I will avoid at all cost the awkward situation. I will talk, I will lie, I will sing and I will run all to hope that the awkward turtle swims past me without causing ME harm. I am plauged with having extra sensitivity to such situations, the radar for me tends to be a warm feeling in my throat which works its way to the upper stomach. Yeah - it's bad.
So when the unavoidable awkwardness of this world decends, I'll take any self-centered port in the storm.
A man named Forest once blessed me as being an agitator for God, and cautioned me from being an agitator of the devil. I've typically linked that to my unique ability to send mis appropriated emails at late hours of the night. But now I think there is more to it.
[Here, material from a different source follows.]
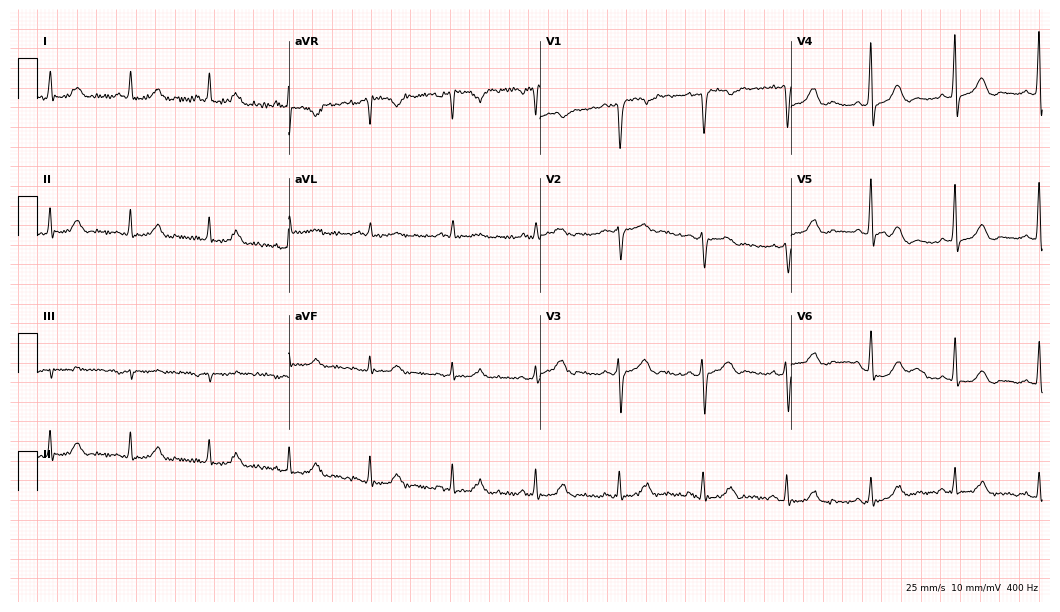
12-lead ECG from a male, 66 years old (10.2-second recording at 400 Hz). No first-degree AV block, right bundle branch block (RBBB), left bundle branch block (LBBB), sinus bradycardia, atrial fibrillation (AF) or sinus tachycardia recorded for this tracing. Other findings, if any, are not listed.

I think part of what he meant by that is that awkwardness persevered, awkwardness recognized and pushed through, agitation that is listened to and dealt with can ultimately have the scent of God on it – as weird as that may sound. Awkwardness avoided, agitation brushed off can just socially smell. I know it true in my life and wont go so far to blanket the notion to all situations but let's face it, Jesus was potentially the most socially awkward person around (I bet it was awkward when his parents asked him how his day was and he told them he destroyed the temple..)
You'd be surprised at just how primal our adversions to those things which may cause us social harm are. Atleast in my life I am stunned to the depths that I can dig all in an effort of social self preservation.